I picture a somewhat battered wooden rowboat drifting not too far from shore. It has an anchor, but the rope holding the anchor is very short so it can never dig into the bottom into the mud to secure the boat to keep it from floating.
The anchor gets tangled in underwater plants at times but the plants can never hold it for long. Sometimes the weather is calm, other times it gets very stormy and the boat gets blown further away from the shore.
There are no oars in the boat. There’s absolutely no way for the boat to be steered. It is at the mercy of the weather.
The boat itself is a little worse for wear. It is feeling its age. It could use a good coat of paint. Barnacles are abundant. It has been broken many times in spots from banging into piers and rocks and repaired, but the injuries are obvious and have weakened the structure of the boat.
At times the boat seems to be able to contemplate the effects of not having much of an anchor. It’s peaceful to be able to float around the cove and go hither and yon whenever it decides to let the breeze blow it. At those times it feels a sense of relief and feels sorry for other boats it has seen which are so firmly anchored that there is no chance that they will ever move.
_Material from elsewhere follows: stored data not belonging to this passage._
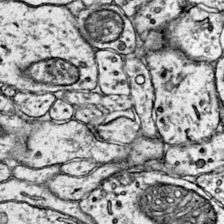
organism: Mouse
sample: Primary visual cortex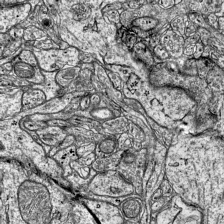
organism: Mouse
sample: Visual Cortex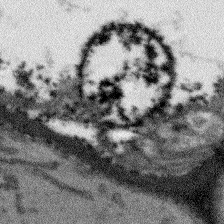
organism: Arabidopsis thaliana
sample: Root tip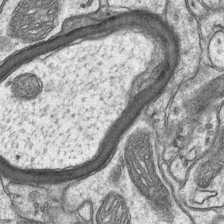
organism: Mouse
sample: CA1 Hippocampus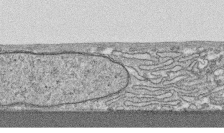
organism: Human
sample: CRL-1474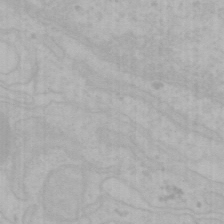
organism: Mouse
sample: Choroid plexus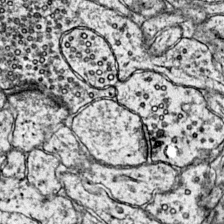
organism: Mouse
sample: Primary visual cortex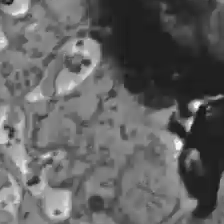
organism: C57BL Mouse
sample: Liver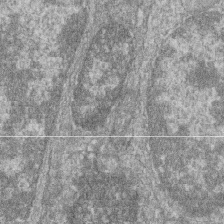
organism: Zebrafish
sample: Cilia; retinal pigment epithelium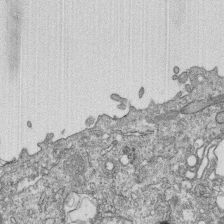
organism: Human
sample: HeLa cell HIV synapse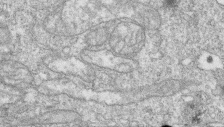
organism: Human
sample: HeLa cell HIV synapse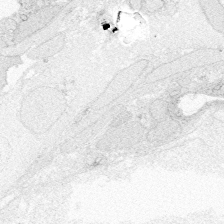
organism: Zebrafish
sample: Whole-Brain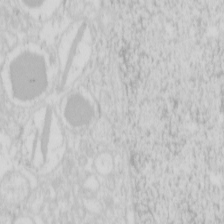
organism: Mouse
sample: Pancreas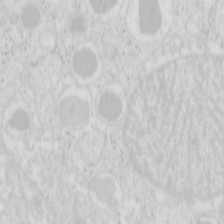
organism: Mouse
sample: Pancreas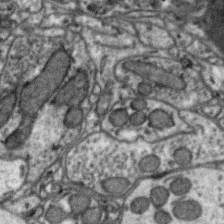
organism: Zebra finch
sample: Brain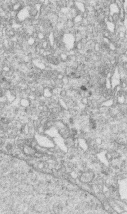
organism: Human
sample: HeLa cell HIV synapse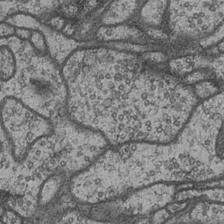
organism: Drosophila
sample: Optic medulla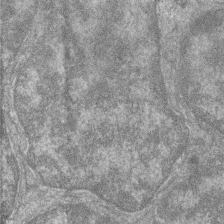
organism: Zebrafish
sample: Cilia; retinal pigment epithelium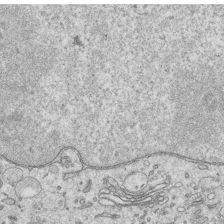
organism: Human
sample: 1205lu cells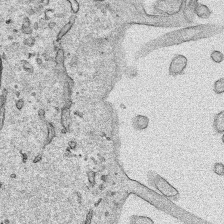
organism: Human
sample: Mitochondria in HCT116 cells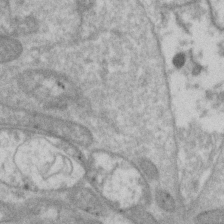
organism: Drosophila
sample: Cell division; meiosis; drosophila spermatocytes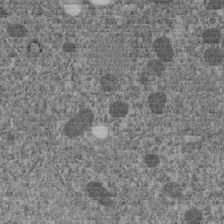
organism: C. elegans
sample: C. elegans embryo early stage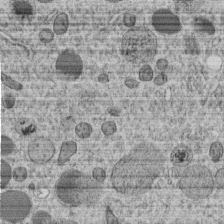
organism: C. elegans
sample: C. elegans embryo early stage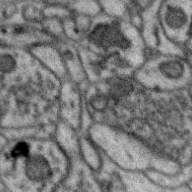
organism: Zebra finch
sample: Brain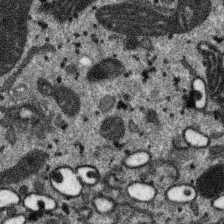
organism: Human
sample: Lung epithelial cells infected with SARS-CoV-2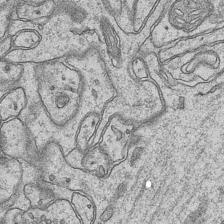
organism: Mouse
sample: CA1 Hippocampus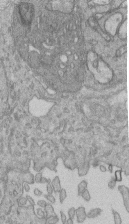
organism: Human
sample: Retinal organoid Rod and Cone cells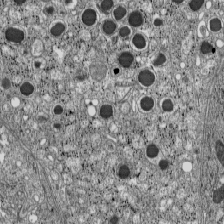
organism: C57BL Mouse
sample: Pancreatic islet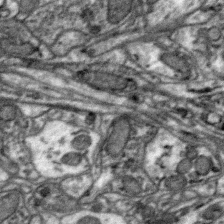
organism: Zebra finch
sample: Brain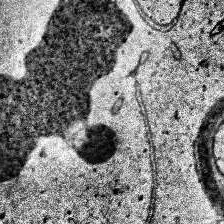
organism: Human
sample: Temporal Lobe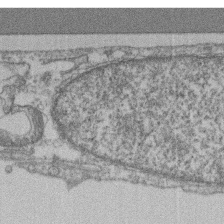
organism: Mouse
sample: T cell stromal cell synapse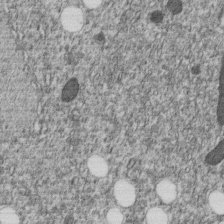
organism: C. elegans
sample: C. elegans embryo early stage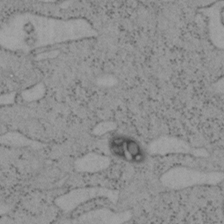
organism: Mouse
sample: OT-I killer T cells with ID8 ovarian cancer cells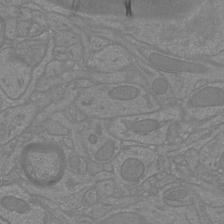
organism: Mouse
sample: Cortical neurons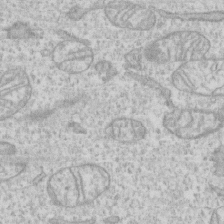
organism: Human
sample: CRL-1474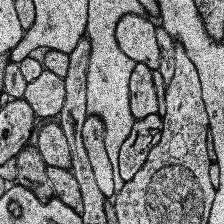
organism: Human
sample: Temporal Lobe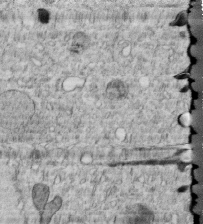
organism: C. elegans
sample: C. elegans embryo early stage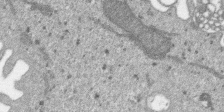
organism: Human
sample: Lung epithelial cells infected with SARS-CoV-2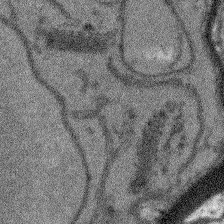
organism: Arabidopsis thaliana
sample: Root tip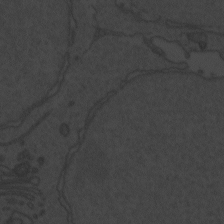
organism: Zebrafish
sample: Macrophage infected with Toxoplasma gondii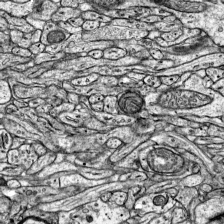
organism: Mouse
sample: Visual Cortex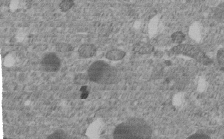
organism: C. elegans
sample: C. elegans embryo early stage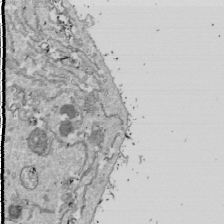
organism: Drosophila
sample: Cell division; meiosis; drosophila spermatocytes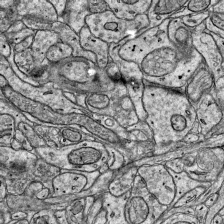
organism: Mouse
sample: Visual Cortex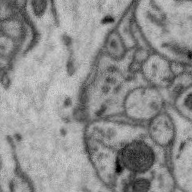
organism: Zebra finch
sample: Brain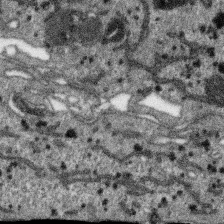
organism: Human
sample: Lung epithelial cells infected with SARS-CoV-2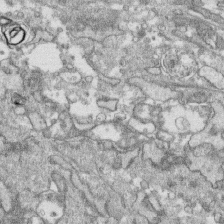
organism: Human
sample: CRL-1474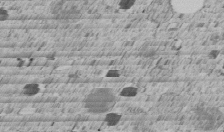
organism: C. elegans
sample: C. elegans embryo early stage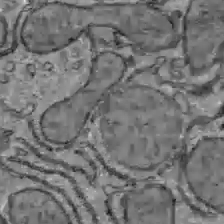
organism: C57BL Mouse
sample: Liver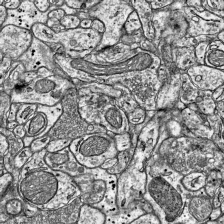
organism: Mouse
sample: Visual Cortex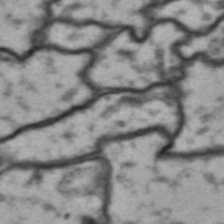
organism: Drosophila
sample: Brain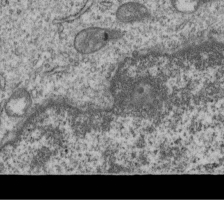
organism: Human
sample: MDA-MB-231 cells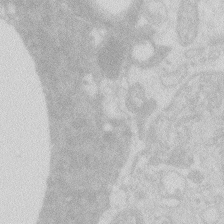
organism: Zebrafish
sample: Macrophage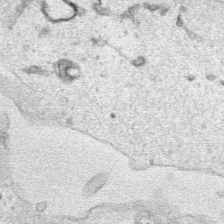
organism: Human
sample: Mitochondria in HCT116 cells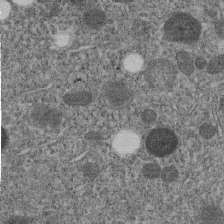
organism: C. elegans
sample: C. elegans embryo early stage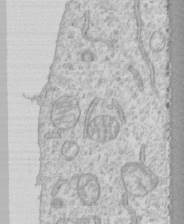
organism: Human
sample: CRL-1474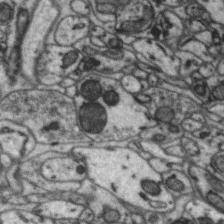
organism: Zebra finch
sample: Brain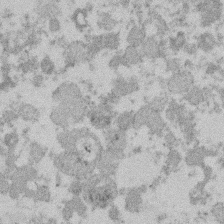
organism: Mouse
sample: Dividing mouse embryo 1 cell stage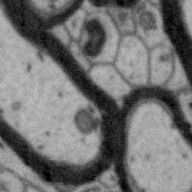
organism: Zebra finch
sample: Brain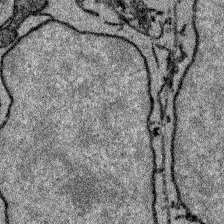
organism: Zebrafish
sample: Larval olfactory bulb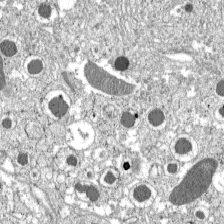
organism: C57BL Mouse
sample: Pancreatic islet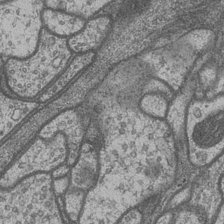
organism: Drosophila
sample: Optic medulla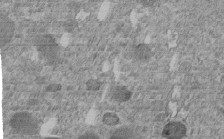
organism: C. elegans
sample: C. elegans embryo early stage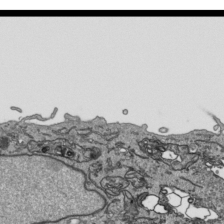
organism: Human
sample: Mitochondria in HCT116 cells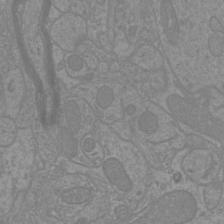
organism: Mouse
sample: Cortical neurons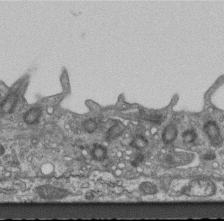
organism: Mouse
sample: Centriole in ependymal cells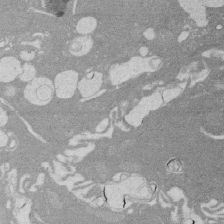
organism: Rat
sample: Salivary granule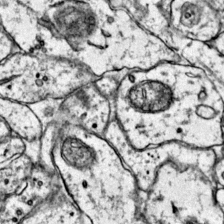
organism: Mouse
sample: Primary visual cortex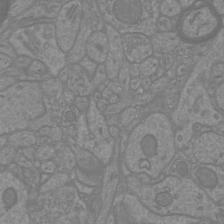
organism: Mouse
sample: Cortical neurons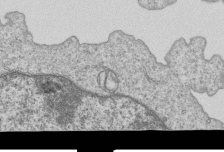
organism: Human
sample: MDA-MB-231 cells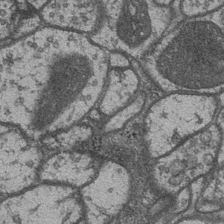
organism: Drosophila
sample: Optic medulla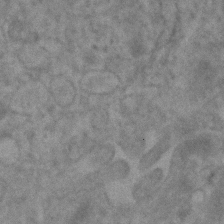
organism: Human
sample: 1205lu cells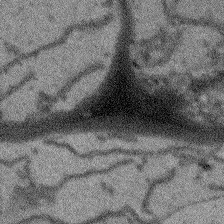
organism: Arabidopsis thaliana
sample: Root tip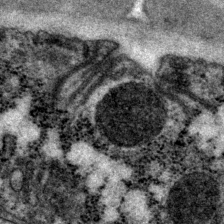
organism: P. pacificus
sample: Pharynx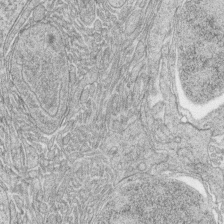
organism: Zebrafish
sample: synaptic ribbons in rod cells and cone cells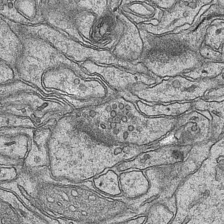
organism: Mouse
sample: CA1 Hippocampus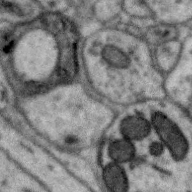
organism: Zebra finch
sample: Brain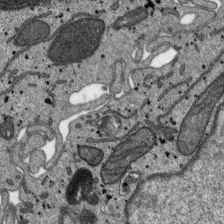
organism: Human
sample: Lung epithelial cells, uninfected (mock) control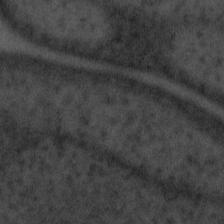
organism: Tuwongella immobilis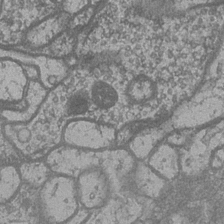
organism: Drosophila
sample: Optic medulla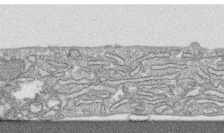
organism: Human
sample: CRL-1474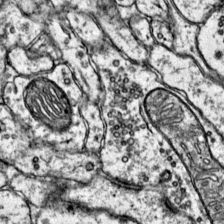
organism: Mouse
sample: Primary visual cortex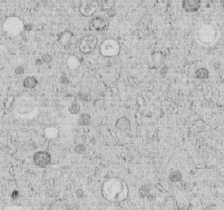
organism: C. elegans
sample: C. elegans embryo early stage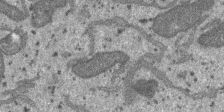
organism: Human
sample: Lung epithelial cells infected with SARS-CoV-2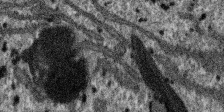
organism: Human
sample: Lung epithelial cells infected with SARS-CoV-2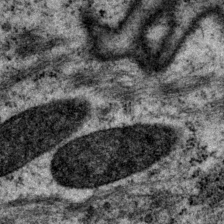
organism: P. pacificus
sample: Pharynx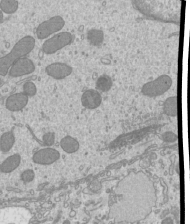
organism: Mouse
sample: Cilia; mouse epididymis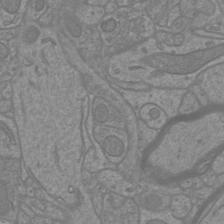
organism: Mouse
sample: Cortical neurons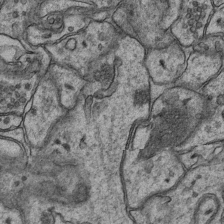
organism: Mouse
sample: CA1 Hippocampus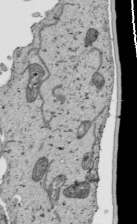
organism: Human
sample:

But then when something happens to the another boat, it notices that there are other boats nearby that can be relied upon. They tend to float nearer to the anchored boat, protecting it, and remain there as long as needed. It is then that the old rowboat looks wistfully upon the scene and can only imagine the sense of security the other boat might feel.
With such a short anchor, if the breezes turn into gales, it is helpless. It can only float as best it can while it is battered by the storms. It is often swept far from the shores. This has happened so many times that the boat just accepts its fate and eventually the winds die down and the waves once again bring the rowboat back closer to the shore where it feels more comfortable.
When it was first built, it realized it would never be a sailboat that could sail gracefully through the water. It would never be a yacht with all the fancy trimmings. It definitely would never be a speed boat. It accepted its role and welcomed the occasional times when it could be of use.
But as it became older and more worn, it found it harder to believe that it hadn’t been entirely abandoned and it became resigned to its fate.
It doesn’t know its fate but is becoming more unsure each day that it will be able to face many more storms. It can only “let go and let God” but it doesn’t find the security in that philosophy that it once did.